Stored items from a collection
- - -

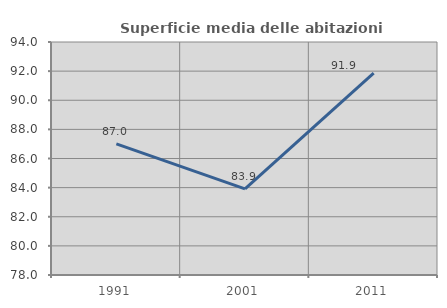
| Category | Superficie media delle abitazioni occupate |
|---|---|
| 1991.0 | 87.009 |
| 2001.0 | 83.916 |
| 2011.0 | 91.859 |
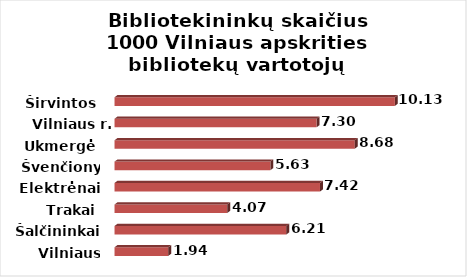
| Category | Series 0 |
|---|---|
| Vilniaus m. | 1.943 |
| Šalčininkai | 6.206 |
| Trakai | 4.069 |
| Elektrėnai | 7.42 |
| Švenčionys | 5.63 |
| Ukmergė | 8.677 |
| Vilniaus r. | 7.299 |
| Širvintos | 10.126 |
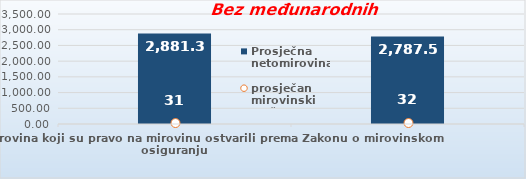
| Category | Prosječna netomirovina  |
|---|---|
| Korisnici mirovina koji su pravo na mirovinu ostvarili prema Zakonu o mirovinskom osiguranju  | 2881.38 |
| Korisnici koji su pravo na mirovinu PRVI PUT ostvarili u 2021. godini prema Zakonu o mirovinskom osiguranju - NOVI KORISNICI | 2787.565 |
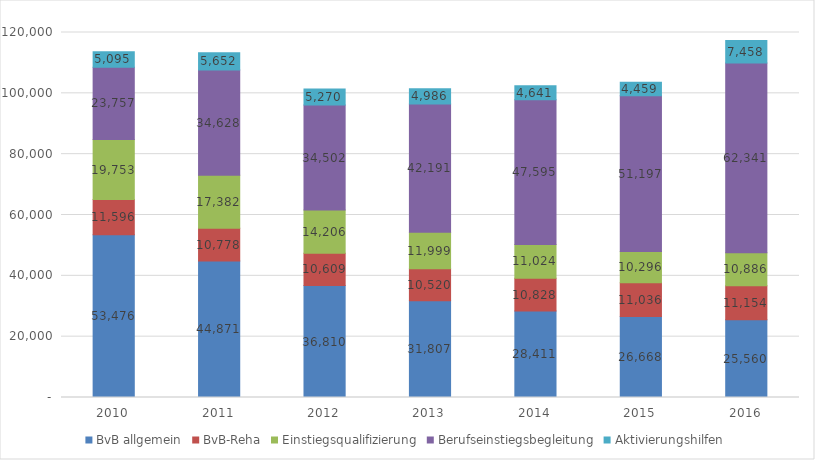
| Category | BvB allgemein | BvB-Reha | Einstiegsqualifizierung | Berufseinstiegsbegleitung | Aktivierungshilfen |
|---|---|---|---|---|---|
| 2010.0 | 53476.083 | 11596.25 | 19753.167 | 23756.833 | 5095 |
| 2011.0 | 44871 | 10777.667 | 17382 | 34627.833 | 5652 |
| 2012.0 | 36810.417 | 10608.667 | 14205.583 | 34501.5 | 5270.417 |
| 2013.0 | 31806.833 | 10520.333 | 11999.167 | 42191.167 | 4985.917 |
| 2014.0 | 28411.167 | 10827.667 | 11023.833 | 47595.083 | 4640.5 |
| 2015.0 | 26668 | 11036 | 10296 | 51197.167 | 4459 |
| 2016.0 | 25560.167 | 11154.333 | 10885.833 | 62341.167 | 7458 |
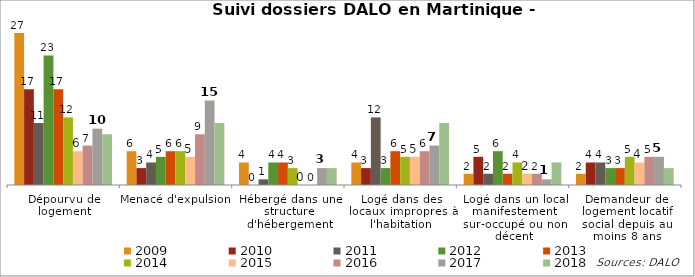
| Category | 2009 | 2010 | 2011 | 2012 | 2013 | 2014 | 2015 | 2016 | 2017 | 2018 |
|---|---|---|---|---|---|---|---|---|---|---|
| Dépourvu de logement | 27 | 17 | 11 | 23 | 17 | 12 | 6 | 7 | 10 | 9 |
| Menacé d'expulsion | 6 | 3 | 4 | 5 | 6 | 6 | 5 | 9 | 15 | 11 |
| Hébergé dans une structure d'hébergement | 4 | 0 | 1 | 4 | 4 | 3 | 0 | 0 | 3 | 3 |
| Logé dans des locaux impropres à l'habitation | 4 | 3 | 12 | 3 | 6 | 5 | 5 | 6 | 7 | 11 |
| Logé dans un local manifestement sur-occupé ou non décent | 2 | 5 | 2 | 6 | 2 | 4 | 2 | 2 | 1 | 4 |
| Demandeur de logement locatif social depuis au moins 8 ans | 2 | 4 | 4 | 3 | 3 | 5 | 4 | 5 | 5 | 3 |
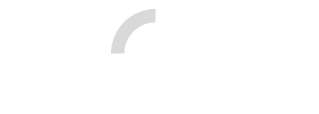
| Category | Series 0 |
|---|---|
| 0 | 0.75 |
| 1 | 0.25 |
| 2 | 0 |
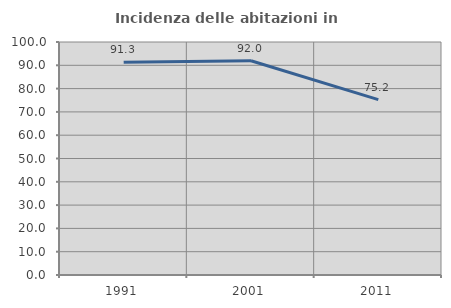
| Category | Incidenza delle abitazioni in proprietà  |
|---|---|
| 1991.0 | 91.32 |
| 2001.0 | 91.975 |
| 2011.0 | 75.24 |
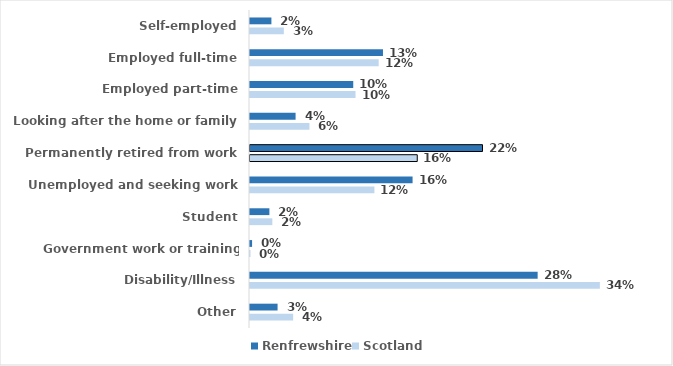
| Category | Renfrewshire | Scotland |
|---|---|---|
| Self-employed | 0.021 | 0.033 |
| Employed full-time | 0.128 | 0.124 |
| Employed part-time | 0.1 | 0.102 |
| Looking after the home or family | 0.044 | 0.057 |
| Permanently retired from work | 0.225 | 0.162 |
| Unemployed and seeking work | 0.157 | 0.12 |
| Student | 0.019 | 0.022 |
| Government work or training scheme | 0.002 | 0 |
| Disability/Illness | 0.278 | 0.338 |
| Other | 0.027 | 0.042 |
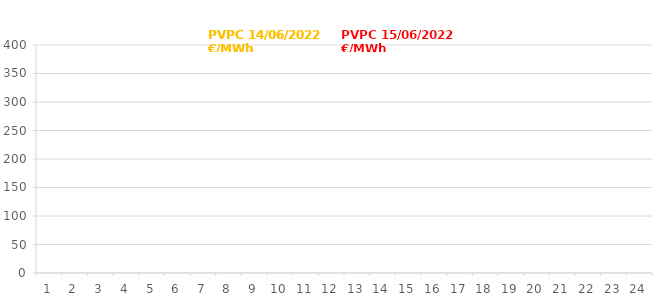
| Category | PVPC 14/06/2022
€/MWh | PVPC 15/06/2022
€/MWh |
|---|---|---|
| 1.0 | 266.95 | 311.85 |
| 2.0 | 266.34 | 310.04 |
| 3.0 | 254.41 | 309.45 |
| 4.0 | 249.73 | 308.39 |
| 5.0 | 244.74 | 309.25 |
| 6.0 | 248.96 | 317.24 |
| 7.0 | 261.12 | 306.79 |
| 8.0 | 274.29 | 301.17 |
| 9.0 | 300.68 | 318.53 |
| 10.0 | 291.95 | 293.99 |
| 11.0 | 332.44 | 323.21 |
| 12.0 | 317.75 | 318.03 |
| 13.0 | 313.79 | 318.49 |
| 14.0 | 313.36 | 319.3 |
| 15.0 | 265.42 | 267.74 |
| 16.0 | 258.4 | 257.79 |
| 17.0 | 268.77 | 261.46 |
| 18.0 | 271.23 | 260.72 |
| 19.0 | 325.92 | 309.83 |
| 20.0 | 340.65 | 328.61 |
| 21.0 | 361.8 | 356.12 |
| 22.0 | 366.25 | 358.24 |
| 23.0 | 309.93 | 309.05 |
| 24.0 | 292.87 | 282.86 |
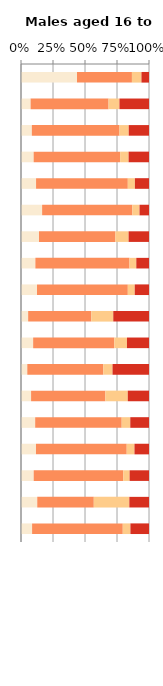
| Category | No qualifications | Below degree level qualifications | Other qualifications | Degree level qualifications |   |
|---|---|---|---|---|---|
| White Gypsy or Irish Traveller | 43.751 | 42.915 | 7.435 | 5.898 |  |
| White Irish | 7.509 | 60.896 | 8.503 | 23.092 |  |
| Bangladeshi | 8.46 | 68.496 | 7.204 | 15.839 |  |
| Pakistani | 9.895 | 67.543 | 6.62 | 15.942 |  |
| White British | 11.766 | 71.685 | 5.534 | 11.015 |  |
| Mixed White & Black Caribbean | 16.506 | 70.487 | 5.608 | 7.399 |  |
| Other | 14.069 | 59.688 | 10.308 | 15.935 |  |
| Black Caribbean | 11.23 | 73.545 | 5.302 | 9.923 |  |
| Other Black | 12.503 | 70.954 | 5.41 | 11.133 |  |
| Chinese | 5.592 | 49.378 | 17.12 | 27.91 |  |
| Other Asian | 9.49 | 63.425 | 9.856 | 17.23 |  |
| Indian | 4.918 | 59.406 | 7.182 | 28.493 |  |
| Arab | 7.875 | 58.073 | 17.479 | 16.573 |  |
| Other Mixed | 11.078 | 67.602 | 6.692 | 14.629 |  |
| Mixed White & Black African | 11.712 | 70.895 | 6.047 | 11.346 |  |
| Mixed White & Asian | 9.917 | 70.017 | 4.921 | 15.144 |  |
| Other White | 12.693 | 44.179 | 27.769 | 15.358 |  |
| Black African | 8.667 | 70.848 | 5.969 | 14.515 |  |
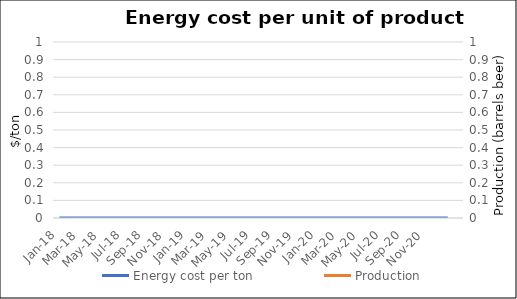
| Category | Energy cost per ton |
|---|---|
| Jan-18 | 0 |
| Feb-18 | 0 |
| Mar-18 | 0 |
| Apr-18 | 0 |
| May-18 | 0 |
| Jun-18 | 0 |
| Jul-18 | 0 |
| Aug-18 | 0 |
| Sep-18 | 0 |
| Oct-18 | 0 |
| Nov-18 | 0 |
| Dec-18 | 0 |
| Jan-19 | 0 |
| Feb-19 | 0 |
| Mar-19 | 0 |
| Apr-19 | 0 |
| May-19 | 0 |
| Jun-19 | 0 |
| Jul-19 | 0 |
| Aug-19 | 0 |
| Sep-19 | 0 |
| Oct-19 | 0 |
| Nov-19 | 0 |
| Dec-19 | 0 |
| Jan-20 | 0 |
| Feb-20 | 0 |
| Mar-20 | 0 |
| Apr-20 | 0 |
| May-20 | 0 |
| Jun-20 | 0 |
| Jul-20 | 0 |
| Aug-20 | 0 |
| Sep-20 | 0 |
| Oct-20 | 0 |
| Nov-20 | 0 |
| Dec-20 | 0 |
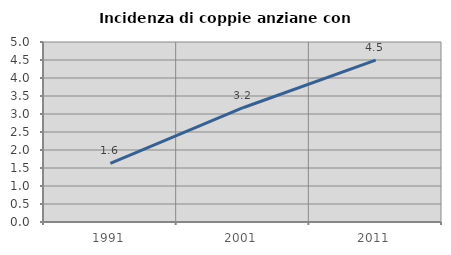
| Category | Incidenza di coppie anziane con figli |
|---|---|
| 1991.0 | 1.632 |
| 2001.0 | 3.175 |
| 2011.0 | 4.497 |
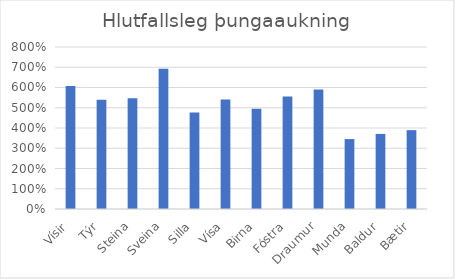
| Category | Series 0 |
|---|---|
| Vísir | 6.075 |
| Týr | 5.395 |
| Steina | 5.471 |
| Sveina | 6.931 |
| Silla | 4.769 |
| Vísa | 5.41 |
| Birna | 4.952 |
| Fóstra | 5.559 |
| Draumur | 5.907 |
| Munda | 3.453 |
| Baldur | 3.708 |
| Bætir | 3.894 |
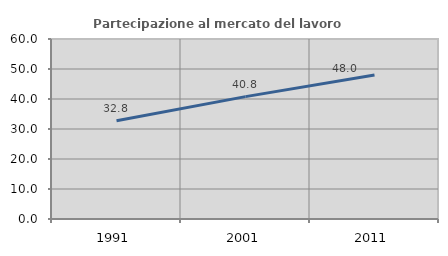
| Category | Partecipazione al mercato del lavoro  femminile |
|---|---|
| 1991.0 | 32.776 |
| 2001.0 | 40.791 |
| 2011.0 | 48 |
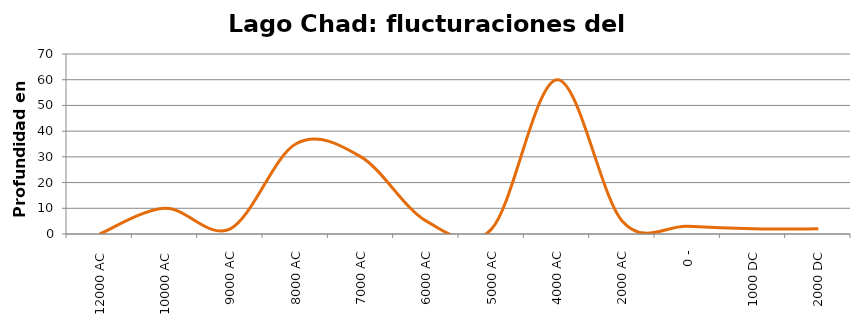
| Category | Profundidad |
|---|---|
| 12000 AC | 0 |
| 10000 AC | 10 |
| 9000 AC | 2 |
| 8000 AC | 35 |
| 7000 AC | 30 |
| 6000 AC | 5 |
| 5000 AC | 2 |
| 4000 AC | 60 |
| 2000 AC | 5 |
| 0 - | 3 |
| 1000 DC | 2 |
| 2000 DC | 2 |
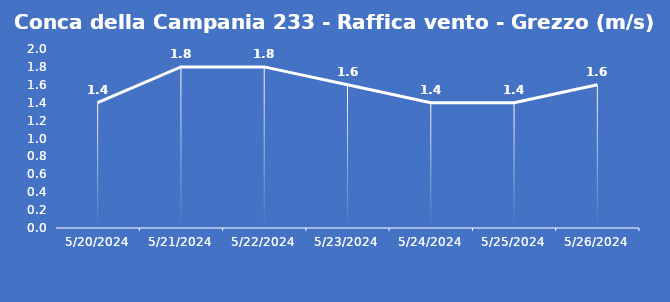
| Category | Conca della Campania 233 - Raffica vento - Grezzo (m/s) |
|---|---|
| 5/20/24 | 1.4 |
| 5/21/24 | 1.8 |
| 5/22/24 | 1.8 |
| 5/23/24 | 1.6 |
| 5/24/24 | 1.4 |
| 5/25/24 | 1.4 |
| 5/26/24 | 1.6 |
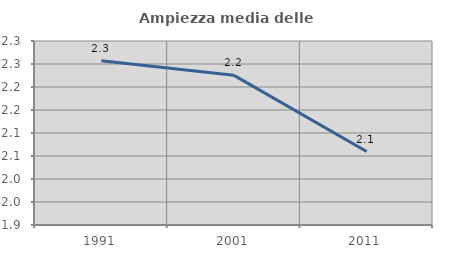
| Category | Ampiezza media delle famiglie |
|---|---|
| 1991.0 | 2.257 |
| 2001.0 | 2.225 |
| 2011.0 | 2.06 |
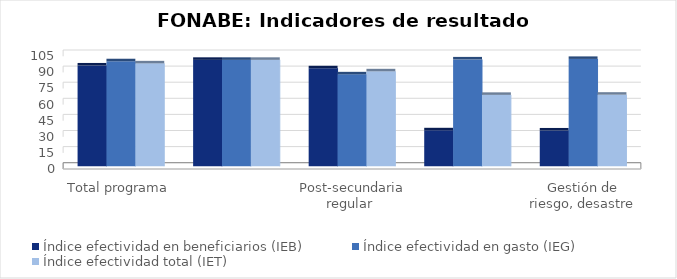
| Category | Índice efectividad en beneficiarios (IEB) | Índice efectividad en gasto (IEG)  | Índice efectividad total (IET) |
|---|---|---|---|
| Total programa | 93.893 | 97.825 | 95.859 |
|   Primaria | 99.145 | 99.138 | 99.142 |
| Post-secundaria regular  | 91.264 | 85.62 | 88.442 |
| Gestión de riesgo, desastre y/o emer. Primaria  | 33.489 | 99.532 | 66.511 |
| Gestión de riesgo, desastre y/o emer. Secundaria | 33.333 | 100 | 66.667 |
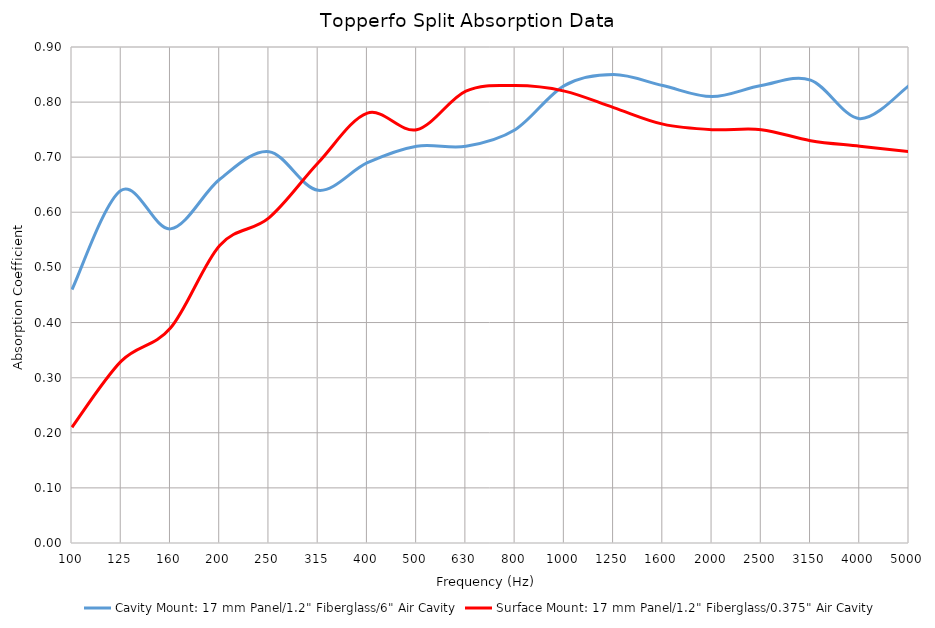
| Category | Cavity Mount: 17 mm Panel/1.2" Fiberglass/6" Air Cavity | Surface Mount: 17 mm Panel/1.2" Fiberglass/0.375" Air Cavity |
|---|---|---|
| 100.0 | 0.46 | 0.21 |
| 125.0 | 0.64 | 0.33 |
| 160.0 | 0.57 | 0.39 |
| 200.0 | 0.66 | 0.54 |
| 250.0 | 0.71 | 0.59 |
| 315.0 | 0.64 | 0.69 |
| 400.0 | 0.69 | 0.78 |
| 500.0 | 0.72 | 0.75 |
| 630.0 | 0.72 | 0.82 |
| 800.0 | 0.75 | 0.83 |
| 1000.0 | 0.83 | 0.82 |
| 1250.0 | 0.85 | 0.79 |
| 1600.0 | 0.83 | 0.76 |
| 2000.0 | 0.81 | 0.75 |
| 2500.0 | 0.83 | 0.75 |
| 3150.0 | 0.84 | 0.73 |
| 4000.0 | 0.77 | 0.72 |
| 5000.0 | 0.83 | 0.71 |

- - -

Description of the task -
Transcribe only this stretch of the data: the line with "2017 | 2018 |", the line with "313.36 | 319.3 |", and every line in between. Leave out the pictures.

Response -
| Category | 2009 | 2010 | 2011 | 2012 | 2013 | 2014 | 2015 | 2016 | 2017 | 2018 |
|---|---|---|---|---|---|---|---|---|---|---|
| Dépourvu de logement | 27 | 17 | 11 | 23 | 17 | 12 | 6 | 7 | 10 | 9 |
| Menacé d'expulsion | 6 | 3 | 4 | 5 | 6 | 6 | 5 | 9 | 15 | 11 |
| Hébergé dans une structure d'hébergement | 4 | 0 | 1 | 4 | 4 | 3 | 0 | 0 | 3 | 3 |
| Logé dans des locaux impropres à l'habitation | 4 | 3 | 12 | 3 | 6 | 5 | 5 | 6 | 7 | 11 |
| Logé dans un local manifestement sur-occupé ou non décent | 2 | 5 | 2 | 6 | 2 | 4 | 2 | 2 | 1 | 4 |
| Demandeur de logement locatif social depuis au moins 8 ans | 2 | 4 | 4 | 3 | 3 | 5 | 4 | 5 | 5 | 3 |
| Category | Series 0 |
|---|---|
| 0 | 0.75 |
| 1 | 0.25 |
| 2 | 0 |
| Category | Incidenza delle abitazioni in proprietà  |
|---|---|
| 1991.0 | 91.32 |
| 2001.0 | 91.975 |
| 2011.0 | 75.24 |
| Category | Renfrewshire | Scotland |
|---|---|---|
| Self-employed | 0.021 | 0.033 |
| Employed full-time | 0.128 | 0.124 |
| Employed part-time | 0.1 | 0.102 |
| Looking after the home or family | 0.044 | 0.057 |
| Permanently retired from work | 0.225 | 0.162 |
| Unemployed and seeking work | 0.157 | 0.12 |
| Student | 0.019 | 0.022 |
| Government work or training scheme | 0.002 | 0 |
| Disability/Illness | 0.278 | 0.338 |
| Other | 0.027 | 0.042 |
| Category | PVPC 14/06/2022
€/MWh | PVPC 15/06/2022
€/MWh |
|---|---|---|
| 1.0 | 266.95 | 311.85 |
| 2.0 | 266.34 | 310.04 |
| 3.0 | 254.41 | 309.45 |
| 4.0 | 249.73 | 308.39 |
| 5.0 | 244.74 | 309.25 |
| 6.0 | 248.96 | 317.24 |
| 7.0 | 261.12 | 306.79 |
| 8.0 | 274.29 | 301.17 |
| 9.0 | 300.68 | 318.53 |
| 10.0 | 291.95 | 293.99 |
| 11.0 | 332.44 | 323.21 |
| 12.0 | 317.75 | 318.03 |
| 13.0 | 313.79 | 318.49 |
| 14.0 | 313.36 | 319.3 |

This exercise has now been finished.